WHAT THE EXERCISE ASKS
Where the line containing "Morttjenn nord for" appears, start repeating, and continue exactly through the last line below, adding nothing. Include no pictures.

──────── DATASET EXTRACT ────────

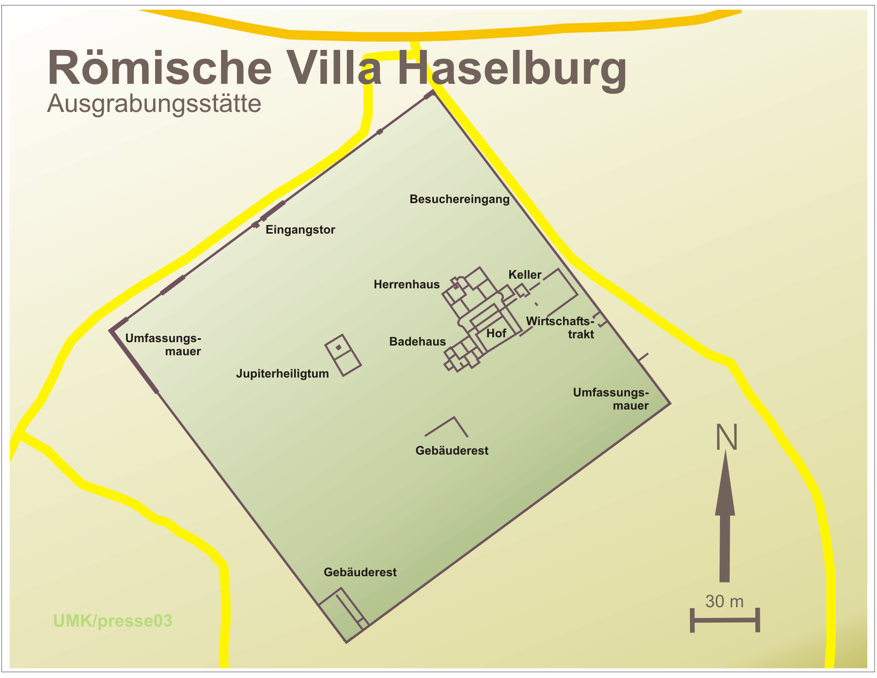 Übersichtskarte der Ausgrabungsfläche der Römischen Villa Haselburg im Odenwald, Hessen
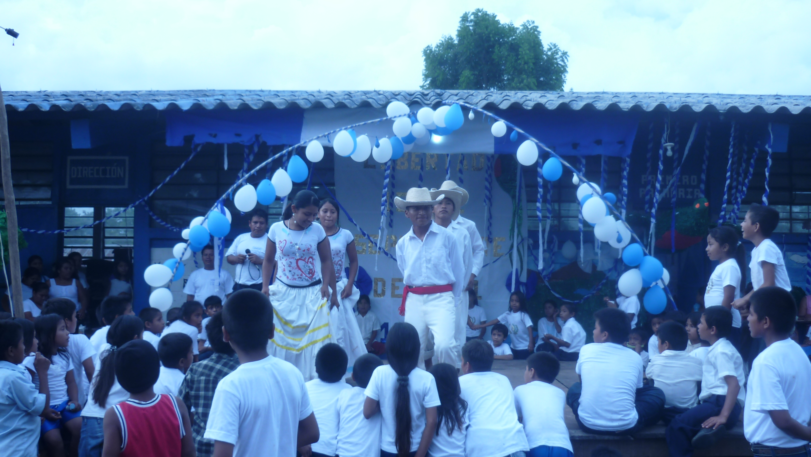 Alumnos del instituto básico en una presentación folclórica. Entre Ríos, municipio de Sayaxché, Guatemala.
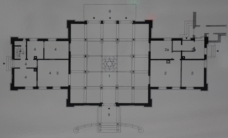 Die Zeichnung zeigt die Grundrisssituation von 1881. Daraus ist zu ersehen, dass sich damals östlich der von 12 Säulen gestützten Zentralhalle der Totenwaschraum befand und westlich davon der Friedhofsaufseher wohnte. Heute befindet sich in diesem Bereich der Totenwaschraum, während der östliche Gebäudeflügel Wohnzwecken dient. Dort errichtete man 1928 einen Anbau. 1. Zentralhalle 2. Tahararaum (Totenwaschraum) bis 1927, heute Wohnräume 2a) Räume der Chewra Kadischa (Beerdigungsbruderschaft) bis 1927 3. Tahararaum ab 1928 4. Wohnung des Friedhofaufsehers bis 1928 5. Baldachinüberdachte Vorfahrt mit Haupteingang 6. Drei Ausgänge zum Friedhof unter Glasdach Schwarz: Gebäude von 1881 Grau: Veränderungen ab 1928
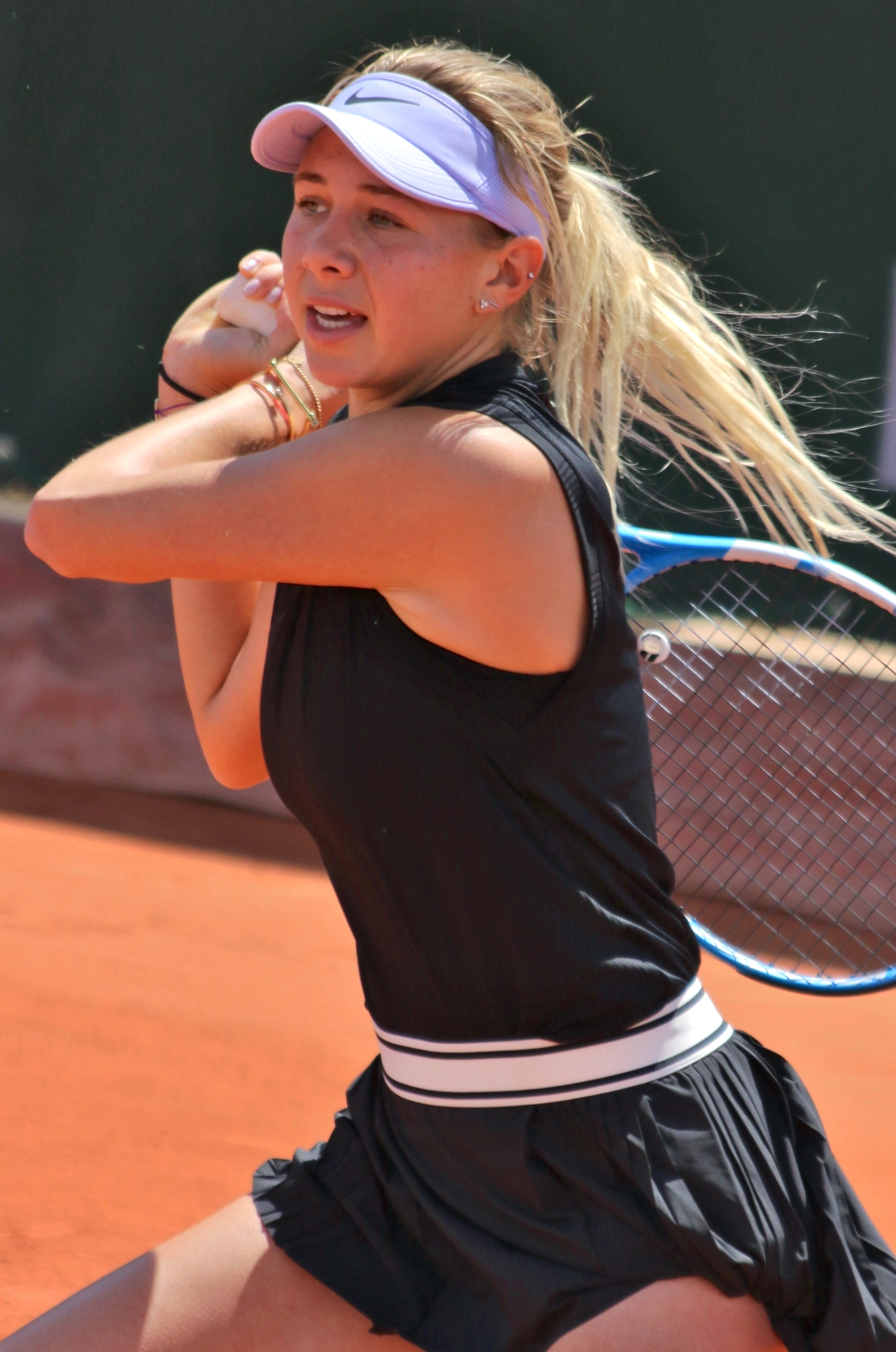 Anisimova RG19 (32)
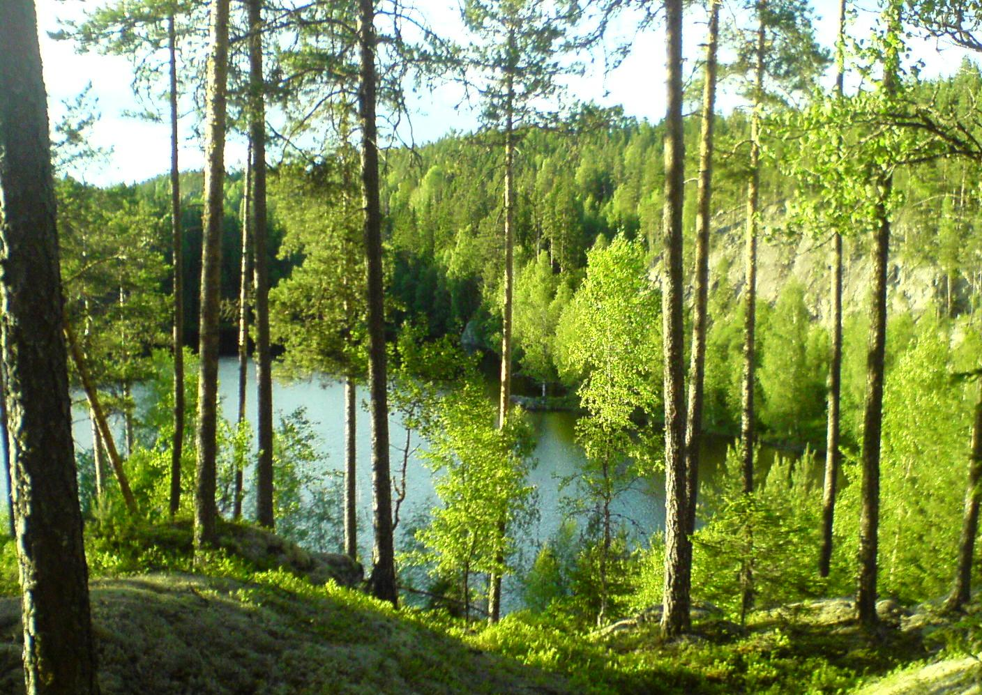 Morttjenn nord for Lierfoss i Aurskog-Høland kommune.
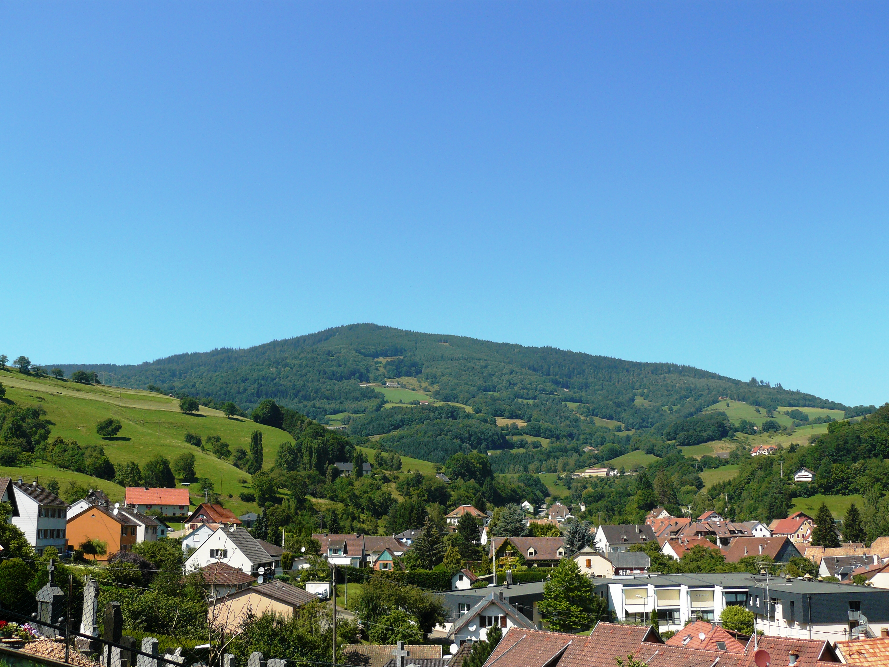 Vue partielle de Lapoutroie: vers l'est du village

────────

RESPONSE AREA
 Morttjenn nord for Lierfoss i Aurskog-Høland kommune.
 Vue partielle de Lapoutroie: vers l'est du village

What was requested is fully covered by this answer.